The head coach named a team featuring a surprisingly revamped back line – with Manu Tuilagi on the wing and a 10-12 axis of Marcus Smith and Owen Farrell – and, in time-honoured tradition, had a dig at his compatriots.

The tone was respectful and jocular but there was no doubting the ominous intent as Jones said: ‘We are ready to take on a very good Australian team and chase them down the street.’

England head coach Eddie Jones (above) has piled the pressure on injury-hit Australia

Wallabies head coach Dave Rennie was forced to name a patched-up side with loosehead prop James Slipper at tighthead, having already had to cope with the absence of star backs Quade Cooper, Marika Koroibete and Samu Kerevi.

So England optimism is well-founded and Jones sought to turn the screw ahead of Saturday’s Twickenham clash by emphasising the sky-high stakes they are confronted with.

England are seeking a record eighth successive win over their old rivals and Jones said: ‘Australians have a bit of an inferiority complex against the English and I understand it. The country started from convicts being sent down there. We’ve always looked up at England as the mother country.

‘I remember as a kid, we would stand around for the anthem and it was God Save The Queen. We were the smaller country of England so when we played them in sport, it was an opportunity to prove we were not the smaller country.

‘I know as an Australian — and it’s probably hard for the English to understand — what an important game this is for Australia. It doesn’t matter whether it’s the Olympics, Test cricket, rugby league. This is the game that defines their season.

Marcus Smith and Owen Farrell will form a new-look creative hub in the England back line

Marcus Smith and Owen Farrell will form a new-look creative hub in the England back line

‘As much as they would have liked to win the game at Murrayfield, this is the game they have targeted. We understand how important it is to them. Just because the game’s gone professional, don’t assume that those long-term rivalries have lessened in importance.’

Despite the setback of losing against Scotland last Sunday, the Wallabies have been in revival mode this season – twice beating world champions South Africa during the Rugby Championship. So Jones was at pains to emphasise that they will not be taken lightly.

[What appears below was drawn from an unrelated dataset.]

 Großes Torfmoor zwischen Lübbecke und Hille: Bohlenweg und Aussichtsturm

‘The Australian side have had a great run recently, they won five Tests in a row and have played some really good rugby under Dave Rennie,’ he said. ‘A number of the staff who have worked with me are on his staff, so they will be very well prepared. This is the game they want.’

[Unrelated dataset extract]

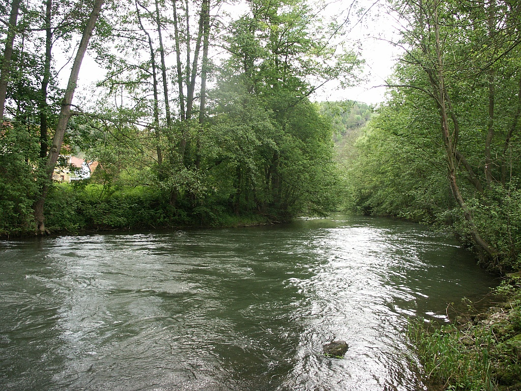 The river Tauber near Waldenhausen (Wertheim), Germany

As forecast by Sportsmail, Smith and captain Farrell will form a new-look creative hub in the England back line, after Jones was unable to pick them in tandem for the autumn opener against Tonga. He can see a chemistry rapidly developing between the pair, and even mentioned them in the same breath as two stellar combinations from the past, Aaron Mauger and Dan Carter of New Zealand and Australia’s Rod Kafer and Steve Larkham.

Wallabies head coach Dave Rennie has been forced to name a patched-up side for match

Wallabies head coach Dave Rennie has been forced to name a patched-up side for match

Jones said: ‘They are constantly talking and thinking about the game. We believe they are going to be a really good combination, not just for this game but in the future.’

Naming Tuilagi on the wing was a major shock as the Sale centre has only appeared out wide against New Zealand in 2014. It was an experiment that was never repeated – until now.

Jones claimed to have seen enough of the 30-year-old on the wing to convince him that the ploy could work. And he made clear that Tuilagi would have a fluid role.

‘The players will mix and match to their strengths and we believe that’s the best backline to play against Australia,’ he said.

‘I have seen Manu play on the wing and he can handle 12, 13, 11, 14 – but probably not 15. He can handle all those positions with aplomb and he’s in the best condition of his career. I’ve never seen his desire higher and his ability to play centre or wing for us is an added bonus.’